Zatca QR Code Integration:
- Generate a unique QR code for each e-invoice as per ZATCA specifications.
- This QR code allows the buyer and other authorized parties to easily access the e-invoice’s details and verify its authenticity using a smartphone or dedicated application.
Generating PDF/A3 with Integrated XML:
- Create a human-readable PDF/A3 representation of the e-invoice for printing or record-keeping purposes.
- This PDF document should also embed the hashed XML data within it, ensuring the information remains verifiable even in a non-digital format.
Dashboards & Track & Trace:
- Utilize dashboards within your application to monitor the status of e-invoices in real-time.
- Track the acceptance or rejection of e-invoices by ZATCA, allowing for prompt identification and resolution of any issues.
Corrective Actions & Automated Notifications:
- Implement functionalities within your system to enable swift corrective actions in case of e-invoice rejections.
- Automate the process of sending email notifications to buyers upon successful e-invoice approval.
Compliance with ZATCA Phase Two is mandatory for all businesses subject to e-invoicing regulations.
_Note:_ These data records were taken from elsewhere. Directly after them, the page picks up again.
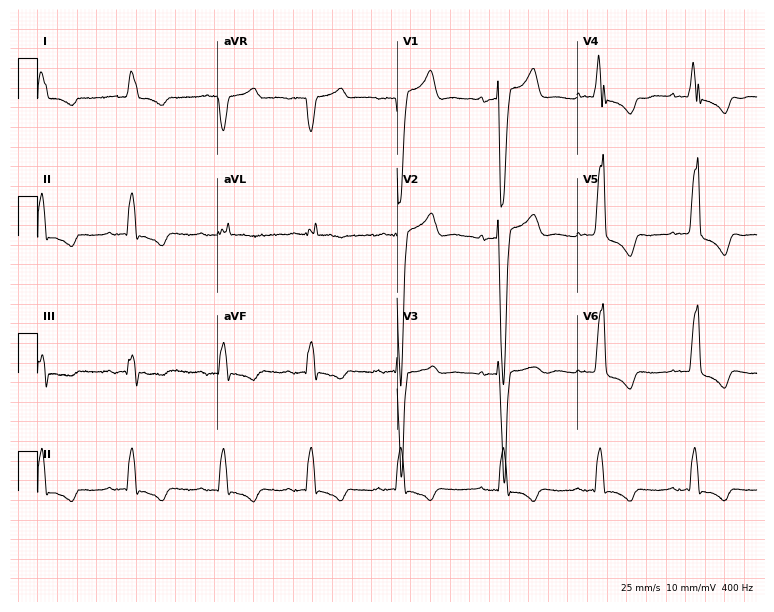
12-lead ECG from a female, 78 years old (7.3-second recording at 400 Hz). Shows left bundle branch block.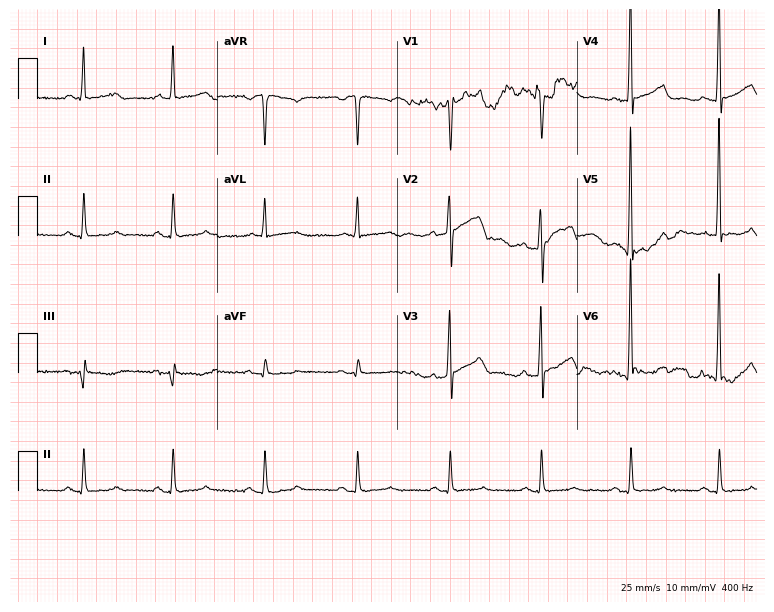
Electrocardiogram (7.3-second recording at 400 Hz), a 66-year-old male. Of the six screened findings (first-degree AV block, right bundle branch block, left bundle branch block, sinus bradycardia, atrial fibrillation, sinus tachycardia), none is recorded.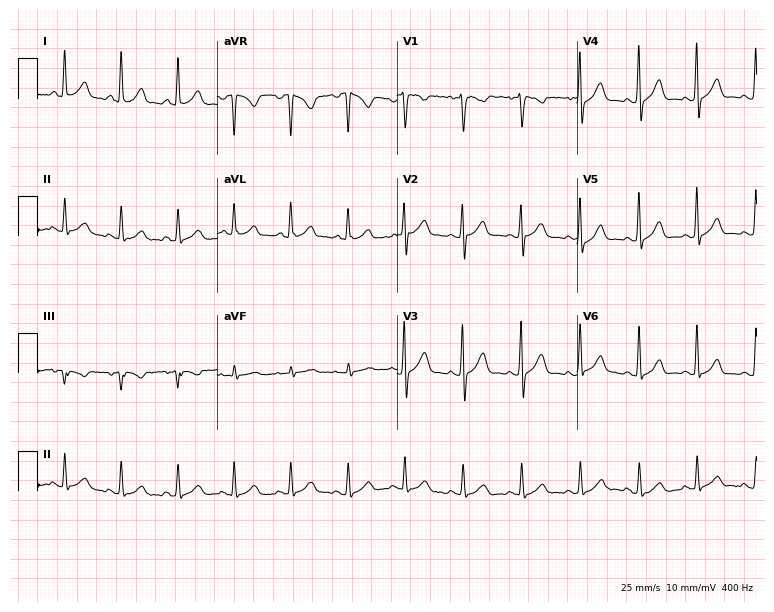
Electrocardiogram, a 28-year-old woman. Of the six screened findings (first-degree AV block, right bundle branch block, left bundle branch block, sinus bradycardia, atrial fibrillation, sinus tachycardia), none is recorded.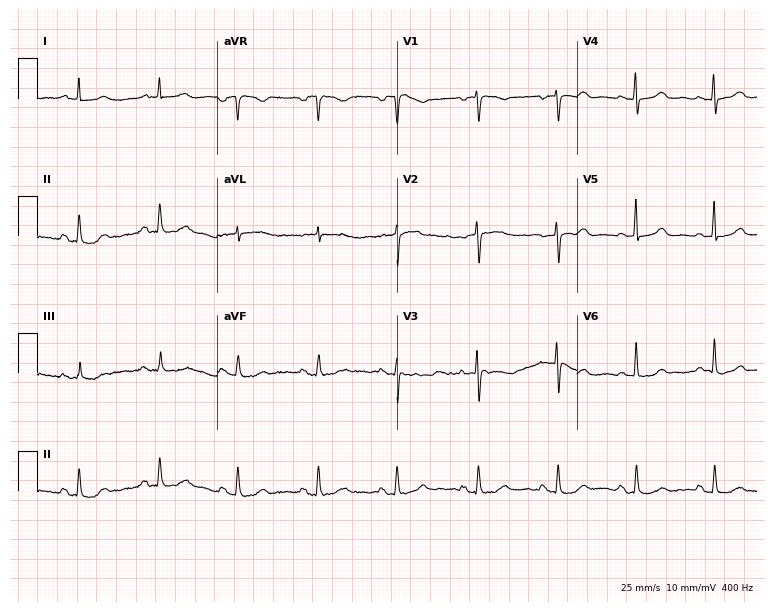
Standard 12-lead ECG recorded from a female patient, 55 years old. Read as a normal ECG.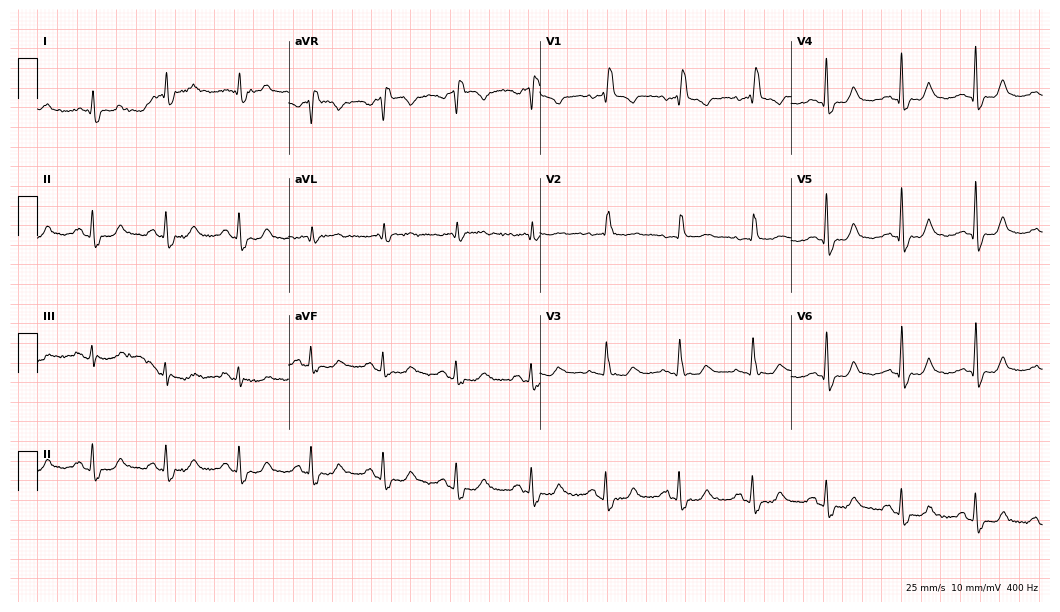
Electrocardiogram (10.2-second recording at 400 Hz), an 83-year-old female. Interpretation includes right bundle branch block.

By implementing the aforementioned processes, businesses can achieve seamless integration with the ZATCA platform, ensure regulatory compliance, and benefit from efficient e-invoicing practices.
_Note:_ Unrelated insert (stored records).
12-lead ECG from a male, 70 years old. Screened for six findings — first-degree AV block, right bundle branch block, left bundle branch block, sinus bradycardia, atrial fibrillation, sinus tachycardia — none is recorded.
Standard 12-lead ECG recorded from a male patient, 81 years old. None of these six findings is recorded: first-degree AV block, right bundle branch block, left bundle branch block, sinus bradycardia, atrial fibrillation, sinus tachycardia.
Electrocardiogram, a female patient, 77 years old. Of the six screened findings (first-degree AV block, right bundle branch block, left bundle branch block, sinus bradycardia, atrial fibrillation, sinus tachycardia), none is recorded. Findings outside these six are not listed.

Additional Points to Consider:
- Regularly consult ZATCA’s official website and resources for any updates or changes in the regulations.
- Seek expert guidance from qualified consultants or system integrators to ensure a smooth and successful ZATCA Phase Two implementation.
- Invest in robust security measures to protect sensitive data throughout the e-invoicing process.
By proactively addressing ZATCA Phase Two requirements, businesses can ensure they remain compliant while also paving the way for a more efficient and transparent financial ecosystem in Saudi Arabia.